What would you tell the first climate scientist to examine global warming, or the first to predict asteroid strikes, other than "do more research, and get others to do research as well"?
I have no problem with a billion dollars spend on friendly AI research. But that doesn't mean that I agree that the SIAI needs a billion dollars right now or that I agree that the current evidence is enough to tell people to stop researching cancer therapies or create educational videos about basic algebra. I don't think we know enough about risks from AI to justify such advice. I also don't think that we should all become expected utility maximizer's because we don't know enough about economics, game theory, and decision theory and especially about human nature and the nature of discovery.
Why do I feel like there's massively more evidence than "a few blog posts"?
Maybe because there is massively more evidence and I don't know about it, don't understand it, haven't taken it into account or because I am simply biased. I am not saying that you are wrong and I am right.
...those on human history, and lumping it all under "what intelligent agents can accomplish".
Shortly after human flight was invented we reached the moon. Yet human flight is not as sophisticated as bird or insect flight, it is much more inefficient, and we never reached other stars. Therefore, what I get out of this, shortly after we invent artificial general intelligence we might reach human-level intelligence and in some areas superhuman intelligence. But that doesn't mean that it will be particularly fast or efficient, or that it will be able to take over the world shortly after. Artificial general intelligence is already an inference made from what we currently believe to be true, going a step further and drawing further inferences from previous speculations, e.g. explosive recursive self-improvement, is in my opinion a very shaky business. We have no idea about the nature of discovery, if intelligence (whatever that is) is even instrumental or quickly hits diminishing returns.
In principle we could build antimatter weapons capable of destroying worlds, but in practise it is much harder to accomplish. The same seems to be the case for intelligence. It is not intelligence in and of itself that allows humans to accomplish great feats. Someone like Einstein was lucky to be born into the right circumstances, the time was ripe for great discoveries.
Another large part of being convinced falls under a lack of counterarguments - rather, there are plenty out there, just none that seem to have put thought into the matter.
Prediction: The world is going to end.
Got any counterarguments I couldn't easily dismiss?
Most of the superficially disjunctive lines of reasoning about risks from AI derive their appeal from their inherent vagueness. It's not like you don't need any assumptions to be true to get "artificial general intelligence that can undergo explosive recursive self-improvement to turn all matter in the universe into paperclips". That's a pretty complex prediction actually.

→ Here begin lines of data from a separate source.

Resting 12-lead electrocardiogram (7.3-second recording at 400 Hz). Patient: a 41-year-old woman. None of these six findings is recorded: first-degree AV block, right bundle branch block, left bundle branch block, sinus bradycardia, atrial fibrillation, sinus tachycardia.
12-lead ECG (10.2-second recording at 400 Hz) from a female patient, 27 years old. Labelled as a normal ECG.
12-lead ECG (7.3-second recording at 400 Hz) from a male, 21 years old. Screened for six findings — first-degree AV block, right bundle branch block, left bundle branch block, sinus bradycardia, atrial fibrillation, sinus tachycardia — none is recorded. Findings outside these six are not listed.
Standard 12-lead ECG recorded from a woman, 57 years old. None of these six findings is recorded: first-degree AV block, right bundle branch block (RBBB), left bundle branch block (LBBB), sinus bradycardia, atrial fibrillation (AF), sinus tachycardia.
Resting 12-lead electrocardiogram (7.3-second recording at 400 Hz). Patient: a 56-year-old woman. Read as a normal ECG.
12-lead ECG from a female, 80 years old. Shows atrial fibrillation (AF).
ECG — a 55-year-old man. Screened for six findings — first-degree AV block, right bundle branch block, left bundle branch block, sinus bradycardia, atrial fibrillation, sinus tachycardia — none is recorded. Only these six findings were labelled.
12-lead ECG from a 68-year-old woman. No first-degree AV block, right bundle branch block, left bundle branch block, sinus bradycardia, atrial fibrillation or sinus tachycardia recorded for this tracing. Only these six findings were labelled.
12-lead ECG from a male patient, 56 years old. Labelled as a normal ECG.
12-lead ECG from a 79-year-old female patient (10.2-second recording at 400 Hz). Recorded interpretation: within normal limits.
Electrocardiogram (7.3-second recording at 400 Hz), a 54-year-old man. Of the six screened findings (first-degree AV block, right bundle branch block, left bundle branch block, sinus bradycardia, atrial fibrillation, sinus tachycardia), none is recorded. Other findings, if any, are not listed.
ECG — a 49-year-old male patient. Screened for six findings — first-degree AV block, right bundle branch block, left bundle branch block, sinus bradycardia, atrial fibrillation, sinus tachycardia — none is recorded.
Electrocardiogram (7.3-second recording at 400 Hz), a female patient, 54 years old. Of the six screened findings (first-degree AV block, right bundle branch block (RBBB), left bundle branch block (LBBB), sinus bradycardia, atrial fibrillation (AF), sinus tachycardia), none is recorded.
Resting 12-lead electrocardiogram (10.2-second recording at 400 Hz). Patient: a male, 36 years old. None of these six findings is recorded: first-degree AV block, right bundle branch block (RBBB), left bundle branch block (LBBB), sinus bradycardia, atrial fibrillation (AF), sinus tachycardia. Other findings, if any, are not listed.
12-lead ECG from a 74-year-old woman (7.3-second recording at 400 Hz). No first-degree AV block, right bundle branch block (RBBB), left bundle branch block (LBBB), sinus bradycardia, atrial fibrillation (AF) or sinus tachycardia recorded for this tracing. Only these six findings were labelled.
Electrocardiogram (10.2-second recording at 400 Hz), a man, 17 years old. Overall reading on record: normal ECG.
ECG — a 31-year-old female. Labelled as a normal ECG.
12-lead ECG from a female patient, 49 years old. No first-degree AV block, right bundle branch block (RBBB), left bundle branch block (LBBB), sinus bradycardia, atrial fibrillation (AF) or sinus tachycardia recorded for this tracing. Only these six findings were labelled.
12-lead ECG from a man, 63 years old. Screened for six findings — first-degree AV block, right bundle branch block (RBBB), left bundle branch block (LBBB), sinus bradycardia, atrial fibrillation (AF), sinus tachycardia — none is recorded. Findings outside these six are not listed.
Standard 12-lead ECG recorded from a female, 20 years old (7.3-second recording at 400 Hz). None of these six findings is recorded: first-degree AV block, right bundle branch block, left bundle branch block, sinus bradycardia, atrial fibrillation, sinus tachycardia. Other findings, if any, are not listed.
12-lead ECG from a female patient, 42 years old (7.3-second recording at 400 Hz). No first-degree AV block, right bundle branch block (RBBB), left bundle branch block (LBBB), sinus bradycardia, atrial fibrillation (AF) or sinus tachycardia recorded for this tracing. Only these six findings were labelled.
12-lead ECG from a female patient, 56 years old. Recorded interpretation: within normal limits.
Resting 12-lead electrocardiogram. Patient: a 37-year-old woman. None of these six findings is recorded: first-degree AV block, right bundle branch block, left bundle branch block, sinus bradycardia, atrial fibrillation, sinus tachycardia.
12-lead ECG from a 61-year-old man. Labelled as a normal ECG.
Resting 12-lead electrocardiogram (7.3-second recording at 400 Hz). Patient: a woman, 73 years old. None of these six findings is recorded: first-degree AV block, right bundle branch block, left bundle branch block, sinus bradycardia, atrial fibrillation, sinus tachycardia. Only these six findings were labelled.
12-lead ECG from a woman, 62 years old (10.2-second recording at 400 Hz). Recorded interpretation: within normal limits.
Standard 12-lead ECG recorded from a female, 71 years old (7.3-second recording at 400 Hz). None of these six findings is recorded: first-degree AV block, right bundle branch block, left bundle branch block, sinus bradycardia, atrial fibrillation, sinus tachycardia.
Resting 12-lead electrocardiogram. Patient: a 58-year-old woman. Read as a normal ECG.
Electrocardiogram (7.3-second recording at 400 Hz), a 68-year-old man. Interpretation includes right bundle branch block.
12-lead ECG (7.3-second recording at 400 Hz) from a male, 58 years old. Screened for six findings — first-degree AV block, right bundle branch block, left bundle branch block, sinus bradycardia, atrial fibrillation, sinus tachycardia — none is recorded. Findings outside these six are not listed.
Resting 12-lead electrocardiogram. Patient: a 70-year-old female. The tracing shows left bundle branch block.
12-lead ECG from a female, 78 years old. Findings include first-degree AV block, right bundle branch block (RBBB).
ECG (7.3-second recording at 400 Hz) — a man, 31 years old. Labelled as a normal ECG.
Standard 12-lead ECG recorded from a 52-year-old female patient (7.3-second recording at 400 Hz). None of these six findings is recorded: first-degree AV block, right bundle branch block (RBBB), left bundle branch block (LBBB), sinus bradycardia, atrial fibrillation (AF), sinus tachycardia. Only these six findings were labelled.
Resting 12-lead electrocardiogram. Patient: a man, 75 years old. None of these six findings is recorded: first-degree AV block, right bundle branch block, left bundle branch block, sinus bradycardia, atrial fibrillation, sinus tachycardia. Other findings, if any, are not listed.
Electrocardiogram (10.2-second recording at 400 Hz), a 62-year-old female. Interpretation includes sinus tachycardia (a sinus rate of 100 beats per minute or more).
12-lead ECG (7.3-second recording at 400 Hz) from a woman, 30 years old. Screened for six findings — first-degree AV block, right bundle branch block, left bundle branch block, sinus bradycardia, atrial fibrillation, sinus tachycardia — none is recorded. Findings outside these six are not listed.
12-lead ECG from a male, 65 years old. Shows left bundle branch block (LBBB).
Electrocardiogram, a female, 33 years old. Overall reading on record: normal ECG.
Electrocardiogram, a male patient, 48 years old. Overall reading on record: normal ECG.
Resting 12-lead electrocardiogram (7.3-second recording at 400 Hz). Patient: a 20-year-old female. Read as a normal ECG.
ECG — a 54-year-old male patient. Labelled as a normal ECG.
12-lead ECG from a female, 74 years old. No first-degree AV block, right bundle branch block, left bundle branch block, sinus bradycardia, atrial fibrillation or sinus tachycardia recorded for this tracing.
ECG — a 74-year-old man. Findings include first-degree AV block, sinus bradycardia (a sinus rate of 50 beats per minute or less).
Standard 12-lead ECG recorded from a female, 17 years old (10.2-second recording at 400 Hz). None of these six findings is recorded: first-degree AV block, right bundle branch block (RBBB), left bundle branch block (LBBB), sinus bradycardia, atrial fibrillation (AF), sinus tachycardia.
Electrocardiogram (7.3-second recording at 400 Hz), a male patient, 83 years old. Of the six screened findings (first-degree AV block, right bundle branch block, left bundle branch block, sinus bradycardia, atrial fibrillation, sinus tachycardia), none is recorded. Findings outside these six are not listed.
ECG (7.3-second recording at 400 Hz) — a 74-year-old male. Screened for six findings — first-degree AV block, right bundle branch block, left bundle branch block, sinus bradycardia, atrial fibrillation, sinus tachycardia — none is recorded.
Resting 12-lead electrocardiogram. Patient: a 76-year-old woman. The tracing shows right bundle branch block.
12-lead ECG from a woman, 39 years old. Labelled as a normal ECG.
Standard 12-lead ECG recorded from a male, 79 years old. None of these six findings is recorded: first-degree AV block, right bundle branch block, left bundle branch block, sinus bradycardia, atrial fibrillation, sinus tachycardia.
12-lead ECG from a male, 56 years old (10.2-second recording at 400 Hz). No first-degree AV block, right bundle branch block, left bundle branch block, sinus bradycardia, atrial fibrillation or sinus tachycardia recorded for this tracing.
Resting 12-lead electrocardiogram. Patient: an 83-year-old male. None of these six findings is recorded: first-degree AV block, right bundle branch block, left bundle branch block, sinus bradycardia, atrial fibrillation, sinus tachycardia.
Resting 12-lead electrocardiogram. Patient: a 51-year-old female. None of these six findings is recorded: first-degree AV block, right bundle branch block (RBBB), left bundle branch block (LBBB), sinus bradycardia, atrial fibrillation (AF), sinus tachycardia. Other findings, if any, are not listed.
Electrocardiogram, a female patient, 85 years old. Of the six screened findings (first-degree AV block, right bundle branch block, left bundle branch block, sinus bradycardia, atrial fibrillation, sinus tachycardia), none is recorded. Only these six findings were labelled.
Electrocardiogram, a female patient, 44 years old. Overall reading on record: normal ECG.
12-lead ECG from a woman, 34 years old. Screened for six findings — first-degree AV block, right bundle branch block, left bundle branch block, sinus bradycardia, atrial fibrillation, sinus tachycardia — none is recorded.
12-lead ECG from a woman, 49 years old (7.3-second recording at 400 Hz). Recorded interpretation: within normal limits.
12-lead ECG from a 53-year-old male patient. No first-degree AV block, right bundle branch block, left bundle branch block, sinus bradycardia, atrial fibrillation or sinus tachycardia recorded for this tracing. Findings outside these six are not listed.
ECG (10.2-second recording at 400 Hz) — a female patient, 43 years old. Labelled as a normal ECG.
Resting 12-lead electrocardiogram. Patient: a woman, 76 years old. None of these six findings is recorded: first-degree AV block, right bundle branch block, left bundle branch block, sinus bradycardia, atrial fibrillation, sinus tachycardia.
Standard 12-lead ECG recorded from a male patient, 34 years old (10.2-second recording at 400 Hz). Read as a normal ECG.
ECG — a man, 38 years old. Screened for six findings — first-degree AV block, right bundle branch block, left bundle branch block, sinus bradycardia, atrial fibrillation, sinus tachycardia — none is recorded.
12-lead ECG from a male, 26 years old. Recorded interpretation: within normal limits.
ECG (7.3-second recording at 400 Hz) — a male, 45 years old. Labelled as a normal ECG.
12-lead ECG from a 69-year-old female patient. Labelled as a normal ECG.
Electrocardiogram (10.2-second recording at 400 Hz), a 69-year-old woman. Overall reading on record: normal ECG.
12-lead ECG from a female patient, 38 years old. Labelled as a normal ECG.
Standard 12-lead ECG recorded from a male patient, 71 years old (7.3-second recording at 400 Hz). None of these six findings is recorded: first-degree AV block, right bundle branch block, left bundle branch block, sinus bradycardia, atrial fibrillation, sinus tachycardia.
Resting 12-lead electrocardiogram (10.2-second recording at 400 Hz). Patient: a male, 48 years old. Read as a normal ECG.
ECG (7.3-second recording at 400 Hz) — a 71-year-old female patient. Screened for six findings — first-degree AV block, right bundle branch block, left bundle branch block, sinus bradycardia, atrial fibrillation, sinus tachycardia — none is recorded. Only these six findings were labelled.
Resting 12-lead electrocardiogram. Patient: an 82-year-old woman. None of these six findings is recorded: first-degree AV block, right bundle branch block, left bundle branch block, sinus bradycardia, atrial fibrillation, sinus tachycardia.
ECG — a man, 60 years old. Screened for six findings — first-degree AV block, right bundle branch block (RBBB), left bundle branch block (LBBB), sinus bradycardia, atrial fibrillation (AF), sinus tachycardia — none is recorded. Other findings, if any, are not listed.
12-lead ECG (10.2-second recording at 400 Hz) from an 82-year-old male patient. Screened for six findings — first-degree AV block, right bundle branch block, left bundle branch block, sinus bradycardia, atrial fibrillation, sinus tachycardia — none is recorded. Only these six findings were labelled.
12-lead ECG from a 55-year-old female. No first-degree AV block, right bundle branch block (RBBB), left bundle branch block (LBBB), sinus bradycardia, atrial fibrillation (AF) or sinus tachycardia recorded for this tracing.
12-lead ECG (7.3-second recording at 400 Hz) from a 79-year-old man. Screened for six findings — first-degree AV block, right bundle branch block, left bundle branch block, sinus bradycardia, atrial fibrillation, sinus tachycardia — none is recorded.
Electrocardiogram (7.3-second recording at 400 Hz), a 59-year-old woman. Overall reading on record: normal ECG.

There are various different scenarios regarding the possibility and consequences of artificial general intelligence. I just don't see why the one put forth by the SIAI is more likely to be true than others. Why for example would intelligence be a single principle that, once discovered, allows us to grow superhuman intelligence overnight? Why are we going to invent artificial general intelligence quickly, rather than having to painstakingly optimize our expert systems over many centuries? Why would intelligence be effectively applicable to intelligence itself, rather than demanding the discovery of unknown unknowns due to sheer luck or the pursuit of treatments for rare diseases in cute kittens? Why would general intelligence be at all efficient compared to expert systems, maybe general intelligence demands a tradeoff between plasticity and goal-stability? I can think of dozens of possibilities within minutes, none of them leading to existential risk scenarios.
Shortly after human flight was invented we reached the moon. Yet human flight is not as sophisticated as bird or insect flight, it is much more inefficient, and we never reached other stars.
How do you mean? Human planes are faster and can transport freight better. They can even self-pilot with modern AI software. The biggest weaknesses would seem to be a lack of self-reproduction and self-repair, but those aren't really part of flight.